This is either a feature request, or a request for guidance to handle
something that must be common...  =)

I have a cluster with dozens of OSDs, and one started having read
errors (media errors) from the hard disk.  Ceph complained, I took it
out of service my marking it down and out.  "ceph osd tree" showed it
as down, with a weight of 0 (out).  Perfect.  In the meantime, I RMA'd
the disk.  The replacement is on-hand, but we haven't done the
swap-out yet.  Woohoo, rot in place.  =)

Fast forward a few days, and we had a server failure.  This took a
bunch of OSDs with it, but we were able to bring it back online, but
not before before normal recovery operations had started. The failed
server came back up, and things started to migrate *back*.  All this
is normal.  However, the loads were pretty intense, and I actually saw
a few OSDs on *other* servers fail.  Seemingly randomly.  Only 3 or 4.
 Thankfully I was watching for that, and restarted them before hitting
the default 5 minute timeout and kicking off *more* recovery.

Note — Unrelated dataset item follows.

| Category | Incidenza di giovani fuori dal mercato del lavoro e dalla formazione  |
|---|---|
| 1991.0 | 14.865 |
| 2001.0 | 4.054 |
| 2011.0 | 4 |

On to my question...  During this time where I was watching for newly
down OSDs, I had no way of knowing which OSDs were newly down (and
potentially out), and which was the one I had set down on purpose.  At
least not from the CLI.  I figured it out from some notes I had taken
when I RMA'd the drive, but (sheepishly) not before I tried restarting
the OSD that had a bad hard drive behind it.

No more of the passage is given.